Wednesday, December 15, 2010

Are You Involved In A Relationships With A Filipina?

Any man who is involved in a relationship with a Filipina needs to understand the three principle influences on his Filipina. These three principle influences are the reasons why your Filipina does what she does and behaves in the way that you may find pleasing, unattractive or a matter of further discussion. Most of these principles are somewhat familiar to Western men or foreigners, but how they are interpreted may be foreign to most men outside of the Philippines.

The three most common relationships in the Philippines are familial kinships relationships, ritual kinship relationships and something called, “utang na loob.” Familial kinship relationships involve blood relatives. Ritual kinship relationships are numerous ceremonial relationships a Filipina has to her religion, her in-laws, her school, classmates (barkadas and kabigans), her co-workers, if she has been gainfully-employed for some time and professional associations.

The utang na loob relationship is generally what confuses most foreigners who are involved with a Filipina. Utang na loob translates literally as “debt to inside” “inner debt” or translating loosely, as “being grateful.” To understand utang na loob, you have to accept that Philippines society at its foundation is a society based on granting favors and accepting favors and this helps to keep interpersonal relationships grounded in the concept of reciprocity.

It is this reciprocity that holds Philippines society together at the interpersonal level and is expected by anyone and everyone who hopes to live within this society. Through the act of giving and receiving favors, one establishes utang na loob, or becoming in debt to someone. To whom a Filipina is in debt to depends on her status in society and the status of the person she is receiving from or granting to.

Utang na loob is but one of two types of debt that a Filipina incurs in Filipina society. The difference between the two involves the amount of emotions involved. The reciprocity of granting and receiving favors that exists in the Philippines to keep relationships favorable can be broken down to these two acts: contractual and utang na loob.

We are all familiar with contractual acts that involve a written or oral agreement between the receiver and the giver, such as a contract to build a house or provide a service. In a contractual act, each person involved knows their duties and carries it out appropriately and their is generally little or no emotion involved and when the contracted act is completed, all involved go on to something else.

With utang na loob, the giving and receiving of favors may be unmeasurable depending on who is giving a favor and who is receiving a favor. The most common utang na loob is the granting of a parent to their children, such as bringing that child into this world and a debt that the child could never repay. Every child is expected to take care of their parents in their parent’s old age.

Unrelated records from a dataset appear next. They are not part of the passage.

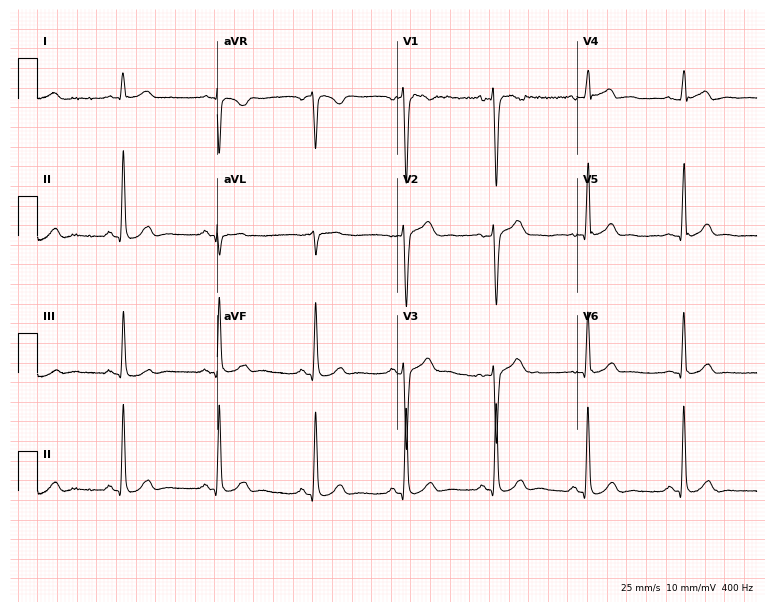
ECG — a 31-year-old male. Labelled as a normal ECG.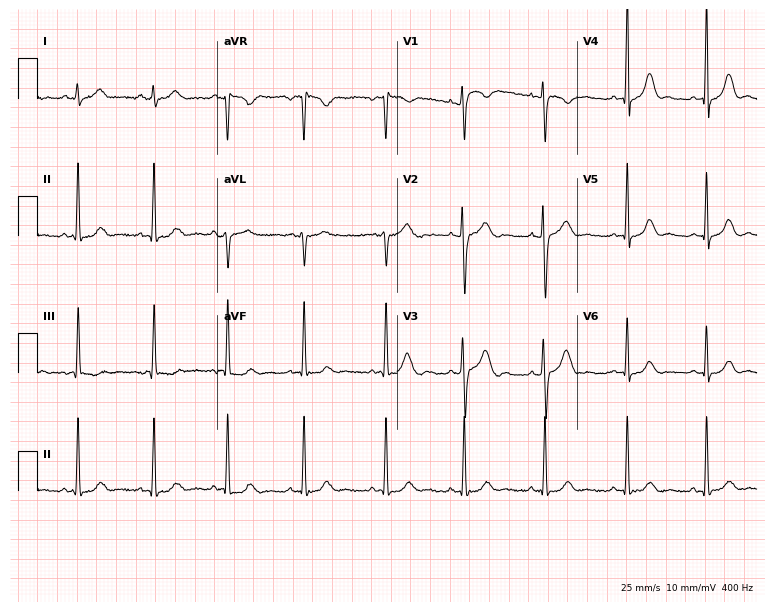
12-lead ECG (7.3-second recording at 400 Hz) from a woman, 25 years old. Labelled as a normal ECG.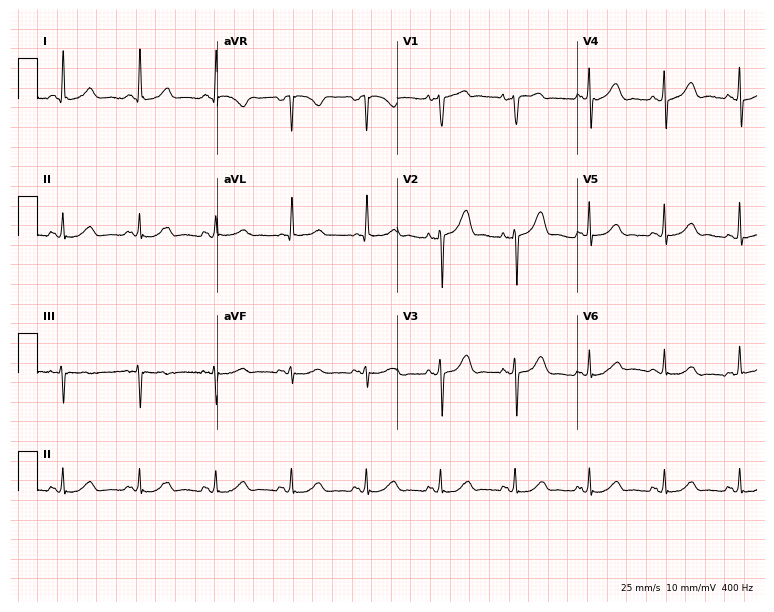
Standard 12-lead ECG recorded from a man, 75 years old (7.3-second recording at 400 Hz). None of these six findings is recorded: first-degree AV block, right bundle branch block (RBBB), left bundle branch block (LBBB), sinus bradycardia, atrial fibrillation (AF), sinus tachycardia.

Another common form of utang na loob is the sister or brother who provides for the education of her sister or brother and then their are the utang na loob of others, such as a lawyer who frees a wrongly arrested person for an alleged serious offense or the doctor who saves a person’s life. These acts of utang na loob can never be measured or paid back, so a person is forever in debt to the giver, whose status is greater than that of their own. So, in essence, being grateful is another aspect of Philippines society.

Being grateful and being aware of the gratitude that a Filipina has for her familial kinship relationships, ceremonial or ritual kinship relationships and utang na loob relationships, should help to clarify why your Filipina acts or behaves the way she does. Say for instance, you gave your Filipina a gift and she accepts it, thanks you and walks into another room and you’re left puzzled. It is considered rude in the Philippines to open a gift in front of the person who gave it to you. If, you open a gift in front of the person who gave it to you, they may deem you to be greedy or worse yet, that you will expose the gift they gave you to everyone else looking and that the gift may not be as opulent as the next person’s gift.

Foreigners involved with a Filipina will have to be especially careful when interacting with her family, for you may have obligations that you aren’t aware of if you don’t remember the act of utang na loob and how it influences everything around you while in the Philippines and even after you leave. If, you have a problem in the Philippines, just remember to consult with your Filipina first or a well-intended foreigner who have been living in the Philippines for a number of years. Also, think about reciprocity, receiving and granting favors, familial, ritual and utang na loob relationships and be grateful that you are able to travel to and stay in the warm, friendly and beautiful Philippines.